Let's see an example problem with a rather inoxuous function:

from typing import List

def add(a: int, b: int, values: List[int] = []):
    values.append(a)
    values.append(b)
    return sum(values)

print("1+1 = {}".format(add(1, 1)))
print("1+1 = {}".format(add(1, 1)))

Here we think we've been pretty clever - we've defined this function add that requires two positional arguments and then can accept a list of additional values. All arguments are then summed and returned by the sum function.

This mistake we've made here is modifying the default value of values which we'd defined to be an empty list.

To see the problem, let's have a look at the output of this script:

1+1 = 2
1+1 = 4

Something is definitely wrong. In fact, when we call the function the second time, the call signature actually looks like the following:

add(a=1, b=1, values = [1, 1])

Hence, we get the result of 4 for the call of add(1, 1).

**NOTE:* This is also true if you specifiy the list() callable as the default argument!

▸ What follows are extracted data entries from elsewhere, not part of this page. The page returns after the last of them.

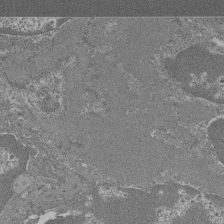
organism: Mouse
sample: Glomerulus
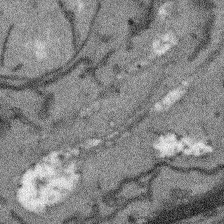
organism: Arabidopsis thaliana
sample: Root tip
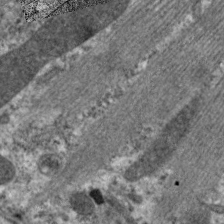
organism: C. elegans
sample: Pharynx
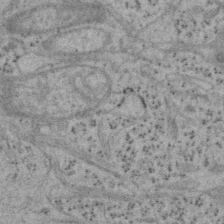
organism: Human
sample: HeLa cells
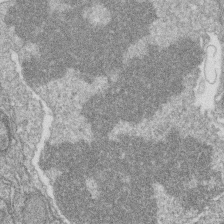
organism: Zebrafish
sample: Cilia; retinal pigment epithelium
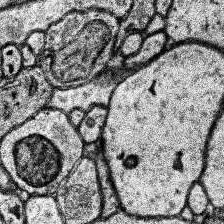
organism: Human
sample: Temporal Lobe
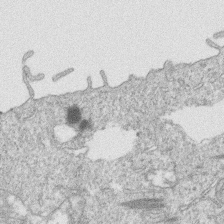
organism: Human
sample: HeLa cell HIV synapse
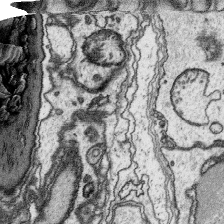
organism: Platynereis dumerilii
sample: Parapodia
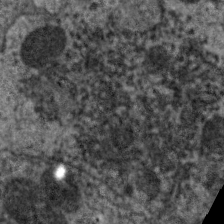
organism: C. elegans
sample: Pharynx
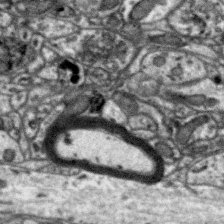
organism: Zebra finch
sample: Brain
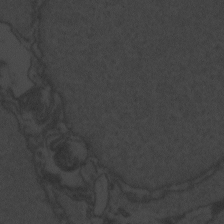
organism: Zebrafish
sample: Macrophage infected with Toxoplasma gondii
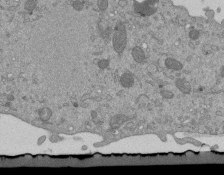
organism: Mouse
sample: ED-1 cell nuclei; centrioles
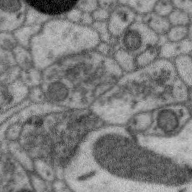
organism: Zebra finch
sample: Brain
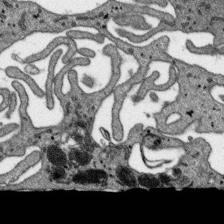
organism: Human
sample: Lung epithelial cells, uninfected (mock) control
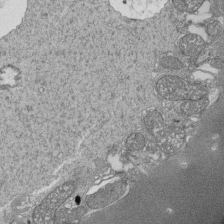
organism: Tetrahymena
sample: Cilia in tetrahymena

Let's have a look at a few others to see if this is true for other types:

bool

from typing import List

def add(a: int, b: int, values: List[int] = [], flag: bool = False):
    values.append(a)
    values.append(b)

    if sum(values) == 2:
        flag = True

    return sum(values), flag

print("1+1 = {}".format(add(1, 1)))
print("1+1 = {}".format(add(1, 1)))

# Output

# 1+1 = (2, True)
# 1+1 = (4, False)

The default value of a bool is changed in the first call, but in the second the default value is used and is correct according to the function signature. So bool and other simple, primitive types are safe.

dict

from typing import List

def add(a: int, b: int, values: List[int] = [], d: dict = {}):
    values.append(a)
    values.append(b)

    if sum(values) == 2:
        d["bool"] = True

    return sum(values), d

print("1+1 = {}".format(add(1, 1)))
print("1+1 = {}".format(add(1, 1)))

# Output

# 1+1 = (2, {'bool': True})
# 1+1 = (4, {'bool': True})

The dict type is changed in the first call and this changed value persists across multiple calls. So empty dictionaries must not be used.

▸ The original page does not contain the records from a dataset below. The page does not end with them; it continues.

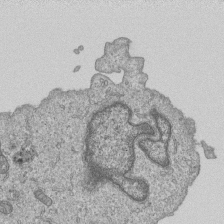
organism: Human
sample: MDA-MB-231 cells
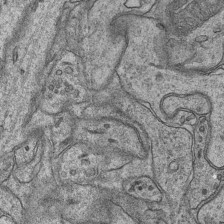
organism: Mouse
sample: CA1 Hippocampus
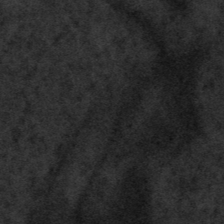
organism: Tuwongella immobilis
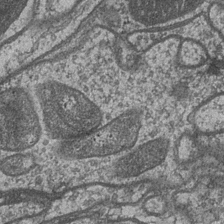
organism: Drosophila
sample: Optic medulla
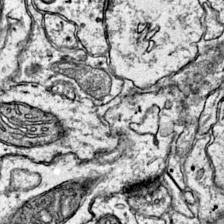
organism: Mouse
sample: Primary visual cortex
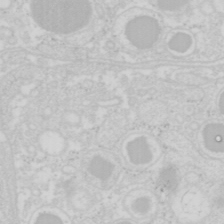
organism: Mouse
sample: Pancreas
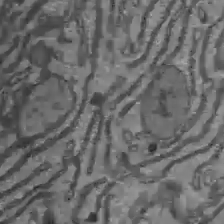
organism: C57BL Mouse
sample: Liver
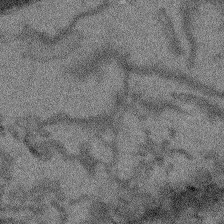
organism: Arabidopsis thaliana
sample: Root tip
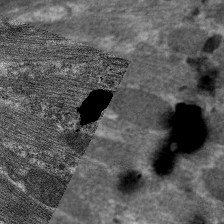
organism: C. elegans
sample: Pharynx
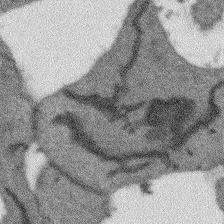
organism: Arabidopsis thaliana
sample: Root tip
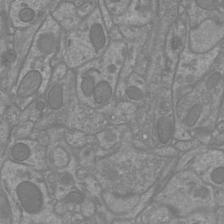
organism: Mouse
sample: Cortical neurons
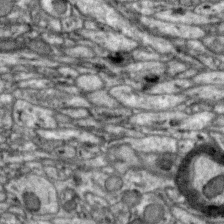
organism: Zebra finch
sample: Brain
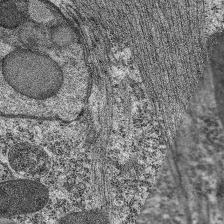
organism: C. elegans
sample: Pharynx
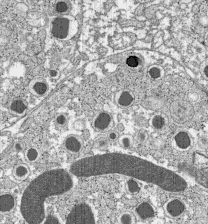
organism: C57BL Mouse
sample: Pancreatic islet
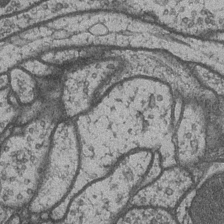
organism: Drosophila
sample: Optic medulla
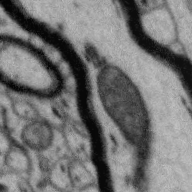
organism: Zebra finch
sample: Brain
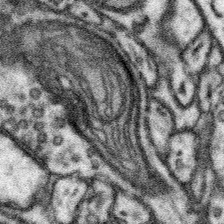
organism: Mouse
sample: Somatosensory cortex neuropil
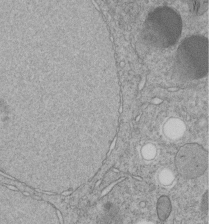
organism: C. elegans
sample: C. elegans embryo early stage
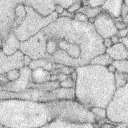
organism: Rabbit
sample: Retina
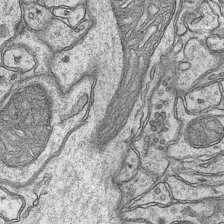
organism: Mouse
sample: CA1 Hippocampus
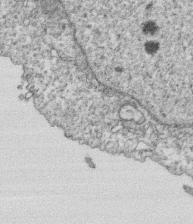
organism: Human
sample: HeLa cell HIV synapse
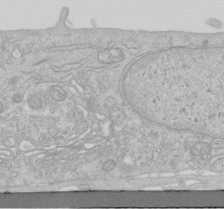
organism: Human
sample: Centriole in RPE cells
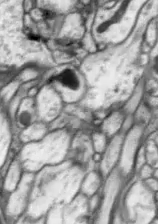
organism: Drosophila
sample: Optic lobe
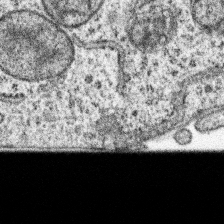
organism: Human
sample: HeLa cells
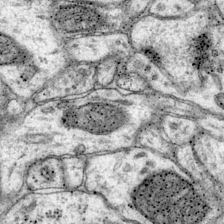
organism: Mouse
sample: Primary visual cortex
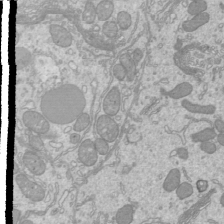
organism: Mouse
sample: Cilia; mouse epididymis
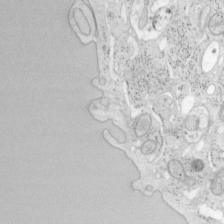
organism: Mouse
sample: OT-I killer T cells with ID8 ovarian cancer cells
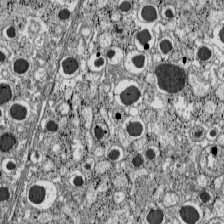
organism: C57BL Mouse
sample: Pancreatic islet
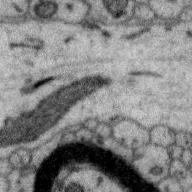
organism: Zebra finch
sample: Brain
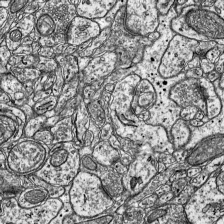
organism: Mouse
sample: Visual Cortex
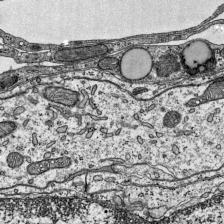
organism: Mouse
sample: Visual Cortex
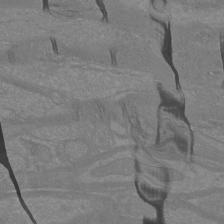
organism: Mouse
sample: Cortical neurons
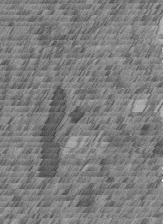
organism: C. elegans
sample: C. elegans embryo early stage
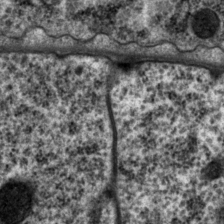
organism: P. pacificus
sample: Pharynx
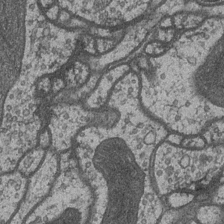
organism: Drosophila
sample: Optic medulla
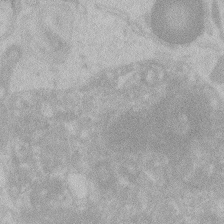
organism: Zebrafish
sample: Macrophage infected with Toxoplasma gondii
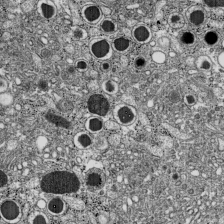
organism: C57BL Mouse
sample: Pancreatic islet
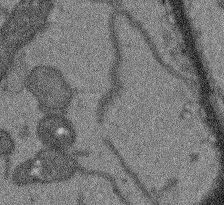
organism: Arabidopsis thaliana
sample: Root tip
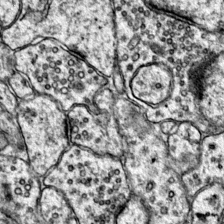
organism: Mouse
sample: Primary visual cortex
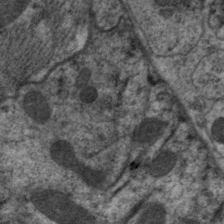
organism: C. elegans
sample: Pharynx
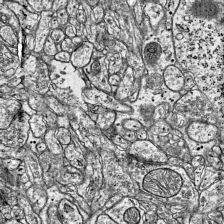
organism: Mouse
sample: Visual Cortex
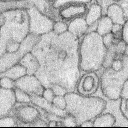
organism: Rabbit
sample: Retina
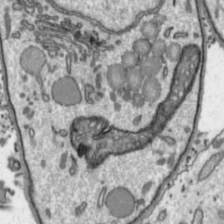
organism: Toxoplasma gondii
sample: Parasites in a vacuole inside a host cell
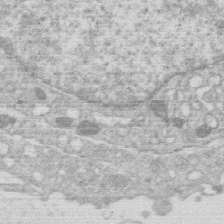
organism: Human
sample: Macrophage cells
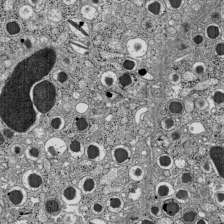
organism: C57BL Mouse
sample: Pancreatic islet
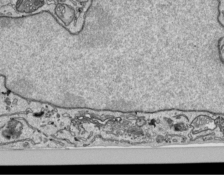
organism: Human
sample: Mitochondria in HCT116 cells
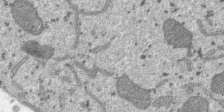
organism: Human
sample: Lung epithelial cells infected with SARS-CoV-2
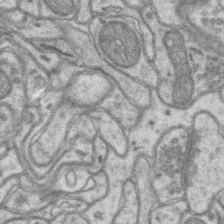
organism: Mouse
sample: CA1 Hippocampus
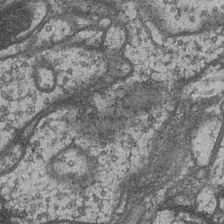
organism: Drosophila
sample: Optic medulla
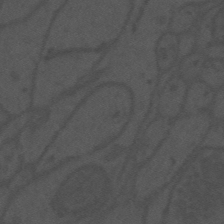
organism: Mouse
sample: Suprachiasmatic nucleus
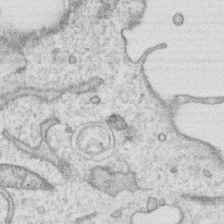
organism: Human
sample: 1205lu cells
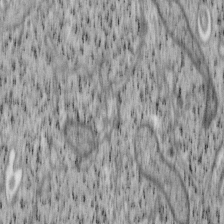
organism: Human
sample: HeLa cells
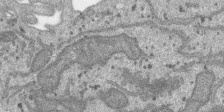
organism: Human
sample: Lung epithelial cells infected with SARS-CoV-2
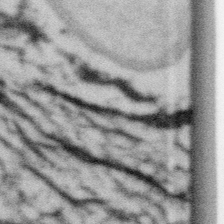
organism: Gemmata obscuriglobus
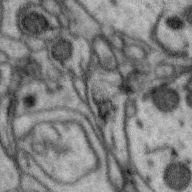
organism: Zebra finch
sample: Brain
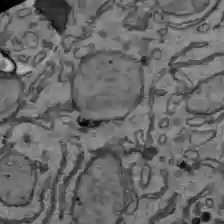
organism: C57BL Mouse
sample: Liver
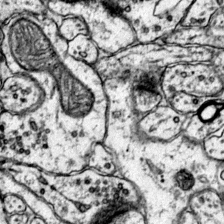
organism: Mouse
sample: Primary visual cortex
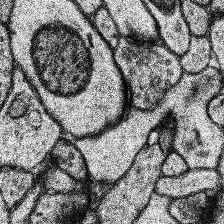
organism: Human
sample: Temporal Lobe

Mutliple Functions and Methods

Each unique function signature is evaluated separately and therefore results in a different object. For example, the default value in the two functions add and subtract below are not connected together. Individual function suffer the problem, but it does not cross functions.

from typing import List

def add(a: int, b: int, values: List[int] = [], d: dict = {}):
    values.append(a)
    values.append(b)

    if sum(values) == 2:
        d["add"] = True

    return sum(values), d

def subtract(a: int, b: int, values: List[int] = [], d: dict = {}):
    values.append(-a)
    values.append(-b)

    if sum(values) == -2:
        d["sub"] = True

    return sum(values), d

print(" 1+1 = {}".format(add(1, 1)))
print(" 1+1 = {}".format(add(1, 1)))

print("-1-1 = {}".format(subtract(1, 1)))
print("-1-1 = {}".format(subtract(1, 1)))

# Output

#  1+1 = (2, {'add': True})
#  1+1 = (4, {'add': True})
# -1-1 = (-2, {'sub': True})
# -1-1 = (-4, {'sub': True})

If there were a problem here, the dictionary value from the first subtract would have an add key with the value True.

The Solution

The solution here is to never use mutable values as default arguments. Always stick with None (An immutable object) or else Tuples. For example our earlier function signature could be changed to have values set as a tuple. Tuples are however immutable, so our function would also have to change in order to have the original functionality:

def add(a: int, b: int, values: tuple = ()):
    values = list(values)
    values.append(a)
    values.append(b)
    return sum(values)

print("1+1 = {}".format(add(1, 1)))
print("1+1 = {}".format(add(1, 1)))

# Output

# 1+1 = 2
# 1+1 = 2

Sticking with None is my typical favourite because we can explicitly test for None in a Pythonic way within the function with if values is not None:. But, this can add more lines of code to the start of our function than the immutable tuple method.

This whole problem is why you see many libraries starting to move to tuples and/or None as default arguments.

Keep your eyes peeled for these problematic default arguments! Otherwise one day they'll bite you hard.